No artigo, revista britânica cita como exemplo o presidente do Senado, Renan Calheiros


18 de fevereiro de 2013 | 19h 12
Fonte:   O Estado de S. Paulo

SÃO PAULO - A revista britânica The Economist classificou os políticos brasileiros, citando como exemplo o presidente do Senado, Renan Calheiros (PMDB), de "zumbis". O artigo publicado no último sábado, 16, analisou a manutenção do poder político de figuras públicas envolvidas em casos de corrupção, em alguns casos já até condenadas.
"Apesar de sérias alegações de corrupção, a velha guarda continua voltando", escreveu o semanário no subtítulo do artigo.

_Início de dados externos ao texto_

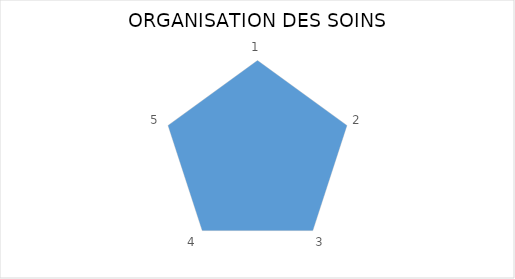
| Category | Series 0 |
|---|---|
| 0 | 1 |
| 1 | 1 |
| 2 | 1 |
| 3 | 1 |
| 4 | 1 |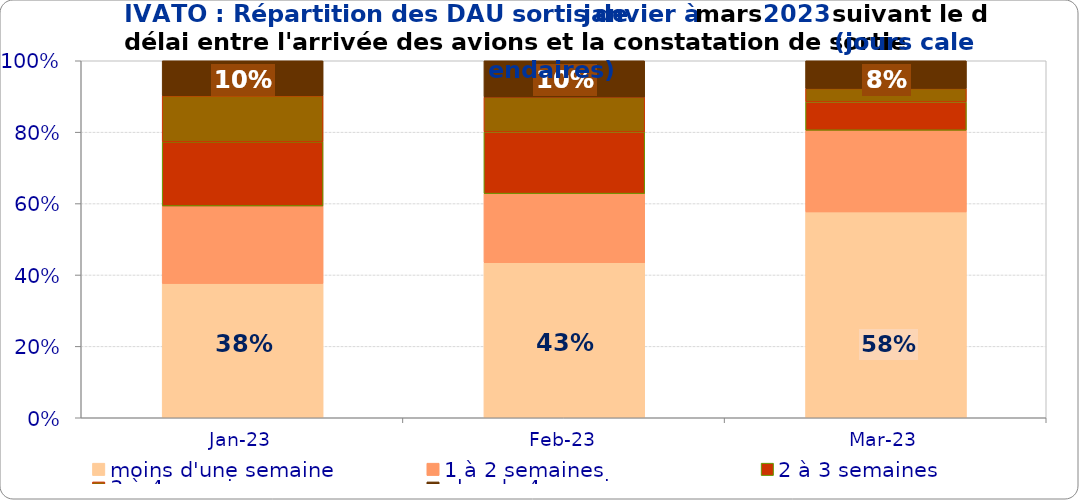
| Category | moins d'une semaine | 1 à 2 semaines | 2 à 3 semaines | 3 à 4 semaines | plus de 4 semaines |
|---|---|---|---|---|---|
| 2023-01-01 | 0.376 | 0.217 | 0.18 | 0.129 | 0.098 |
| 2023-02-01 | 0.434 | 0.194 | 0.173 | 0.098 | 0.102 |
| 2023-03-01 | 0.577 | 0.229 | 0.08 | 0.038 | 0.078 |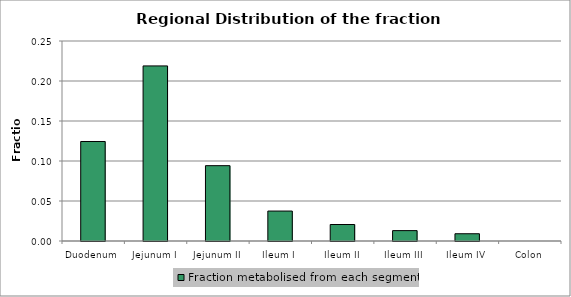
| Category | Fraction metabolised from each segment |
|---|---|
| Duodenum | 0.124 |
| Jejunum I | 0.219 |
| Jejunum II | 0.094 |
| Ileum I | 0.037 |
| Ileum II | 0.021 |
| Ileum III | 0.013 |
| Ileum IV | 0.009 |
| Colon | 0 |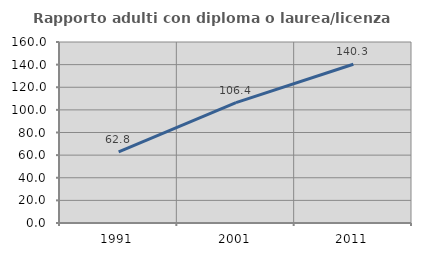
| Category | Rapporto adulti con diploma o laurea/licenza media  |
|---|---|
| 1991.0 | 62.791 |
| 2001.0 | 106.376 |
| 2011.0 | 140.299 |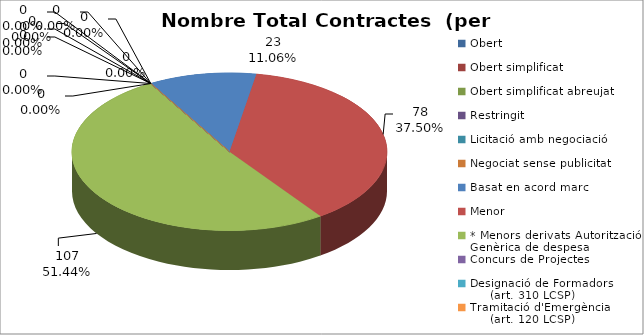
| Category | Nombre Total Contractes |
|---|---|
| Obert | 0 |
| Obert simplificat | 0 |
| Obert simplificat abreujat | 0 |
| Restringit | 0 |
| Licitació amb negociació | 0 |
| Negociat sense publicitat | 0 |
| Basat en acord marc | 23 |
| Menor | 78 |
| * Menors derivats Autorització Genèrica de despesa | 107 |
| Concurs de Projectes | 0 |
| Designació de Formadors
     (art. 310 LCSP) | 0 |
| Tramitació d'Emergència
     (art. 120 LCSP) | 0 |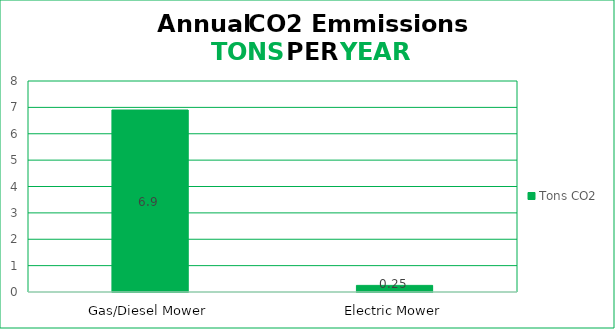
| Category | Tons CO2 |
|---|---|
| Gas/Diesel Mower | 6.9 |
| Electric Mower | 0.251 |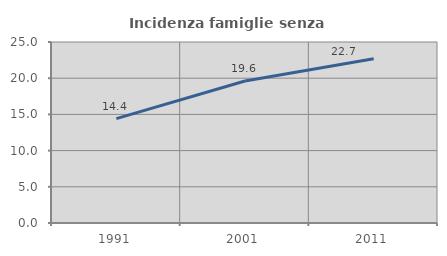
| Category | Incidenza famiglie senza nuclei |
|---|---|
| 1991.0 | 14.419 |
| 2001.0 | 19.619 |
| 2011.0 | 22.697 |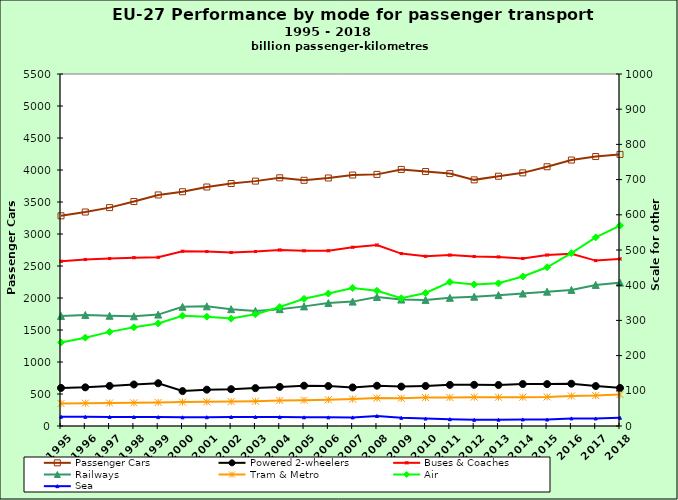
| Category | Passenger Cars |
|---|---|
| 1995.0 | 3283.764 |
| 1996.0 | 3343.401 |
| 1997.0 | 3412.199 |
| 1998.0 | 3507.134 |
| 1999.0 | 3610.558 |
| 2000.0 | 3660.355 |
| 2001.0 | 3734.216 |
| 2002.0 | 3789.305 |
| 2003.0 | 3826.196 |
| 2004.0 | 3878.163 |
| 2005.0 | 3839.179 |
| 2006.0 | 3875.261 |
| 2007.0 | 3921.256 |
| 2008.0 | 3931.624 |
| 2009.0 | 4009.212 |
| 2010.0 | 3975.851 |
| 2011.0 | 3943.643 |
| 2012.0 | 3845.907 |
| 2013.0 | 3902.695 |
| 2014.0 | 3955.512 |
| 2015.0 | 4051.186 |
| 2016.0 | 4155.613 |
| 2017.0 | 4210.237 |
| 2018.0 | 4243.819 |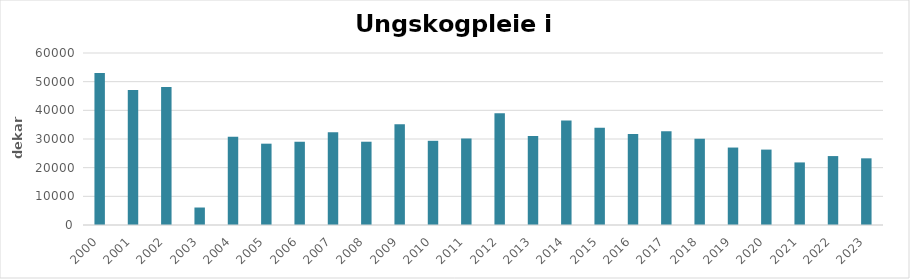
| Category | Totalt |
|---|---|
| 2000 | 53002 |
| 2001 | 47067 |
| 2002 | 48097 |
| 2003 | 6098 |
| 2004 | 30775 |
| 2005 | 28368 |
| 2006 | 29042 |
| 2007 | 32376 |
| 2008 | 29052 |
| 2009 | 35119 |
| 2010 | 29372 |
| 2011 | 30175 |
| 2012 | 39025 |
| 2013 | 31034 |
| 2014 | 36422 |
| 2015 | 33951 |
| 2016 | 31710 |
| 2017 | 32719 |
| 2018 | 30089 |
| 2019 | 27019 |
| 2020 | 26303 |
| 2021 | 21827 |
| 2022 | 24044 |
| 2023 | 23257 |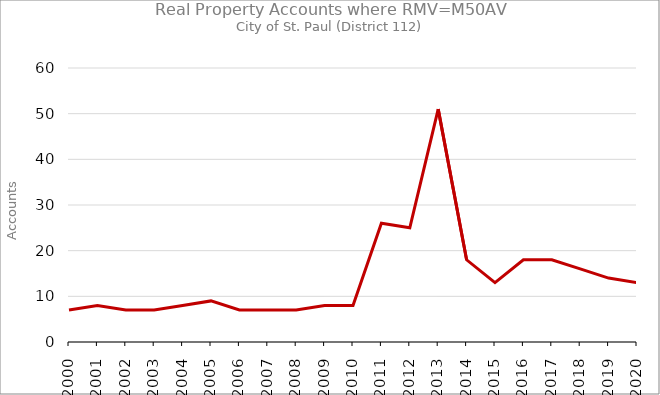
| Category | Series 0 |
|---|---|
| 2000.0 | 7 |
| 2001.0 | 8 |
| 2002.0 | 7 |
| 2003.0 | 7 |
| 2004.0 | 8 |
| 2005.0 | 9 |
| 2006.0 | 7 |
| 2007.0 | 7 |
| 2008.0 | 7 |
| 2009.0 | 8 |
| 2010.0 | 8 |
| 2011.0 | 26 |
| 2012.0 | 25 |
| 2013.0 | 51 |
| 2014.0 | 18 |
| 2015.0 | 13 |
| 2016.0 | 18 |
| 2017.0 | 18 |
| 2018.0 | 16 |
| 2019.0 | 14 |
| 2020.0 | 13 |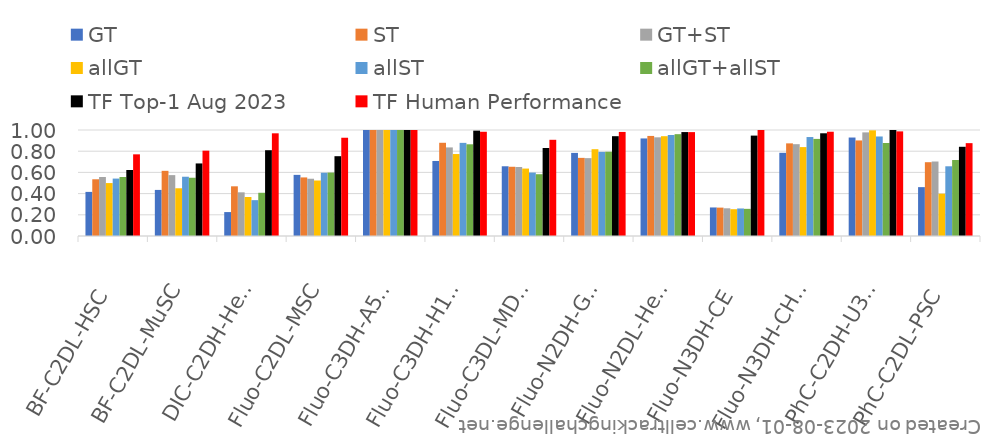
| Category | GT | ST | GT+ST | allGT | allST | allGT+allST | TF Top-1 Aug 2023 | TF Human Performance |
|---|---|---|---|---|---|---|---|---|
| BF-C2DL-HSC | 0.416 | 0.535 | 0.557 | 0.499 | 0.542 | 0.557 | 0.623 | 0.77 |
| BF-C2DL-MuSC | 0.435 | 0.615 | 0.574 | 0.45 | 0.559 | 0.55 | 0.685 | 0.805 |
| DIC-C2DH-HeLa | 0.226 | 0.469 | 0.412 | 0.368 | 0.338 | 0.408 | 0.809 | 0.969 |
| Fluo-C2DL-MSC | 0.577 | 0.553 | 0.54 | 0.524 | 0.597 | 0.599 | 0.753 | 0.927 |
| Fluo-C3DH-A549 | 1 | 1 | 1 | 1 | 1 | 1 | 1 | 1 |
| Fluo-C3DH-H157 | 0.708 | 0.879 | 0.836 | 0.773 | 0.879 | 0.865 | 0.994 | 0.984 |
| Fluo-C3DL-MDA231 | 0.658 | 0.653 | 0.651 | 0.636 | 0.598 | 0.583 | 0.83 | 0.908 |
| Fluo-N2DH-GOWT1 | 0.784 | 0.737 | 0.735 | 0.819 | 0.794 | 0.795 | 0.942 | 0.982 |
| Fluo-N2DL-HeLa | 0.92 | 0.944 | 0.931 | 0.942 | 0.953 | 0.961 | 0.98 | 0.98 |
| Fluo-N3DH-CE | 0.269 | 0.268 | 0.261 | 0.253 | 0.26 | 0.256 | 0.947 | 1 |
| Fluo-N3DH-CHO | 0.785 | 0.874 | 0.866 | 0.839 | 0.934 | 0.916 | 0.969 | 0.984 |
| PhC-C2DH-U373 | 0.929 | 0.901 | 0.978 | 0.997 | 0.939 | 0.877 | 1 | 0.987 |
| PhC-C2DL-PSC | 0.461 | 0.696 | 0.703 | 0.399 | 0.658 | 0.717 | 0.842 | 0.876 |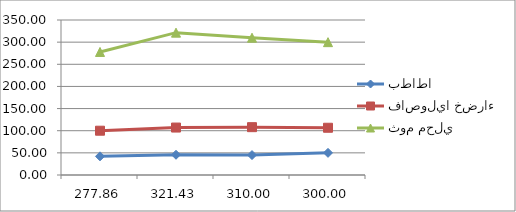
| Category | بطاطا | فاصوليا خضراء | ثوم محلي |
|---|---|---|---|
| 277.85714285714283 | 42.143 | 100 | 277.857 |
| 321.42857142857144 | 45.714 | 107.143 | 321.429 |
| 310.0 | 45 | 108 | 310 |
| 300.0 | 50 | 106.667 | 300 |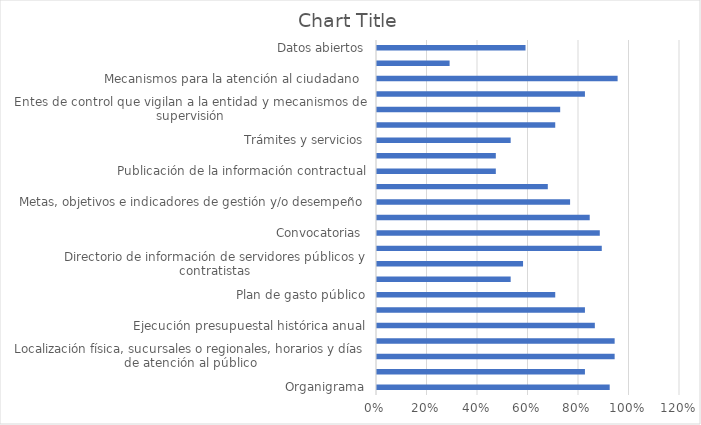
| Category | Series 0 |
|---|---|
| Organigrama | 0.922 |
| Funciones y deberes | 0.824 |
| Localización física, sucursales o regionales, horarios y días de atención al público | 0.941 |
| Presupuesto general asignado | 0.941 |
| Ejecución presupuestal histórica anual | 0.863 |
| Estados financieros | 0.824 |
| Plan de gasto público | 0.706 |
| Plan Anual de Adquisiciones | 0.529 |
| Directorio de información de servidores públicos y contratistas | 0.578 |
| Normatividad del orden nacional  | 0.89 |
| Convocatorias  | 0.882 |
| Políticas, lineamientos y manuales | 0.842 |
| Metas, objetivos e indicadores de gestión y/o desempeño | 0.765 |
| Informes de gestión, evaluación y auditoría | 0.676 |
| Publicación de la información contractual | 0.471 |
| Publicación de la ejecución de contratos | 0.471 |
| Trámites y servicios | 0.529 |
| Procesos y procedimientos | 0.706 |
| Entes de control que vigilan a la entidad y mecanismos de supervisión | 0.725 |
| Publicación de procedimientos, lineamientos y políticas en materia de adquisición y compras | 0.824 |
| Mecanismos para la atención al ciudadano  | 0.953 |
| Registro de Activos de Información | 0.288 |
| Datos abiertos | 0.588 |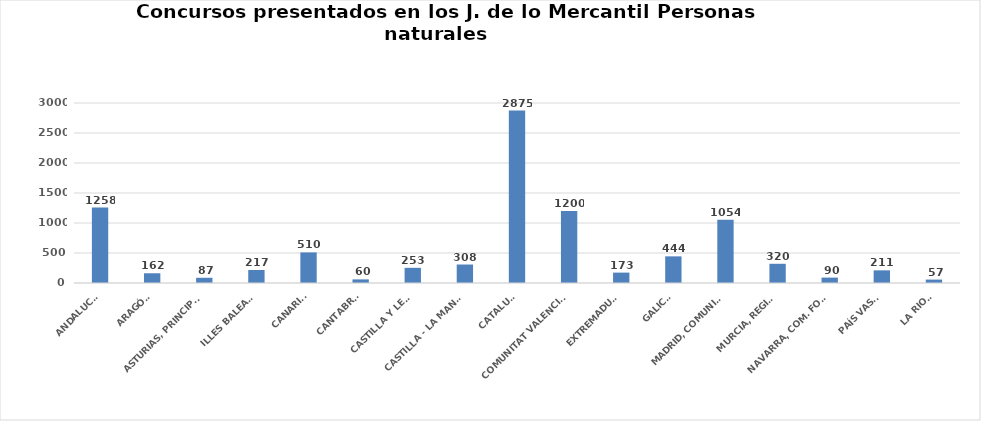
| Category | Series 0 |
|---|---|
| ANDALUCÍA | 1258 |
| ARAGÓN | 162 |
| ASTURIAS, PRINCIPADO | 87 |
| ILLES BALEARS | 217 |
| CANARIAS | 510 |
| CANTABRIA | 60 |
| CASTILLA Y LEÓN | 253 |
| CASTILLA - LA MANCHA | 308 |
| CATALUÑA | 2875 |
| COMUNITAT VALENCIANA | 1200 |
| EXTREMADURA | 173 |
| GALICIA | 444 |
| MADRID, COMUNIDAD | 1054 |
| MURCIA, REGIÓN | 320 |
| NAVARRA, COM. FORAL | 90 |
| PAÍS VASCO | 211 |
| LA RIOJA | 57 |

A análise relembra a última eleição de Renan à presidência do Senado em 2007, quando foi obrigado a renunciar por ter sido acusado de ter despesas pessoais pagas por um lobista de construtora. O texto enfatiza também o fato de a presidente Dilma Rousseff ter aceitado a candidatura de Renan depois de ter sido rígida na punição de ministros enredados em episódios de corrupção.
No artigo, Renan é também tido como um "novo exemplo bem estabelecido de fenômeno brasileiro": do político que não é atingido por denúncias. "O Senhor Calheiros é o mais novo exemplo de um bem estabelecido fenômeno brasileiro: o político que consegue sobreviver a qualquer número de pancadas aparentemente fatais", resume o semanário.
Outros casos são relembrados pela The Economist. Cita o julgamento do mensalão e também outros políticos condenados por corrupção como os deputado Paulo Maluf (PP) e José Genoino (PT), com críticas de que eles ainda assim continuam exercendo seus mandatos no Congresso.
"Um terço dos legisladores do Brasil ou foram condenados ou estão sendo investigados por crimes que vão de compra de votos a roubo e exploração da escravidão", diz o texto.
Apesar disso, a revista mostra que a população se mobilizou em protesto contra mais um exemplo de manutenção de políticos acusados de corrupção no poder público. Uma petição foi aberta na internet pedindo o impeachment de Renan Calheiros, atingindo 1,36 milhão de assinaturas, o suficiente para levar a demanda ao Congresso.
"Brasileiros ainda têm esperança de que os zumbis políticos sejam postos para dormir", termina o texto.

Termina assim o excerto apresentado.